The citizens of Makkah admired not only Muhammad’s integrity but also his judgment. At one time, the Quraysh were rebuilding the Kaaba, and in one of the walls they had to fit the Black Stone. Someone had to bring the Black Stone to the site of construction, lift it from the ground, and put it in its place in the wall. Who was going to do it?

Each clan claimed the honor for itself but the other clans were not willing to yield to anyone in this matter. The disagreement led to violent speeches, and hotheads threatened to decide with the sword who would place the Black Stone in its place in the wall.

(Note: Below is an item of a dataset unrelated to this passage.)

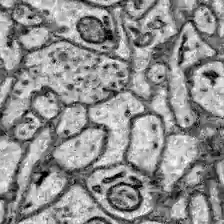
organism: Zebrafish
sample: Brain

At that moment, an old Arab intervened, and suggested that instead of fighting against and killing each other, the chiefs of the clans ought to wait and see who would be the first man to enter the precincts of the Kaaba on the following morning, and then submit the case for adjudication to him.

It was a wise suggestion, and the chiefs wisely accepted it. Next morning when the gate of Kaaba was opened, they saw Muhammad entering through it. They were all glad that it was he, and they all agreed to refer their dispute to him, and to abide by his decision.

Muhammad ordered a sheet of cloth to be brought, and to be spread on the ground. He then placed the Stone on it, and he asked each chief to lift one of its corners and to carry it to the foot of the wall of Kaaba. When it was done, he himself lifted the Stone and placed it in position.

Muhammad’s decision satisfied everyone. By his wisdom, he had saved faces and he had obviated bloodshed. The incident also proved that in moments of crisis, the Arabs deferred to his opinion. He was a charismatic leader of men.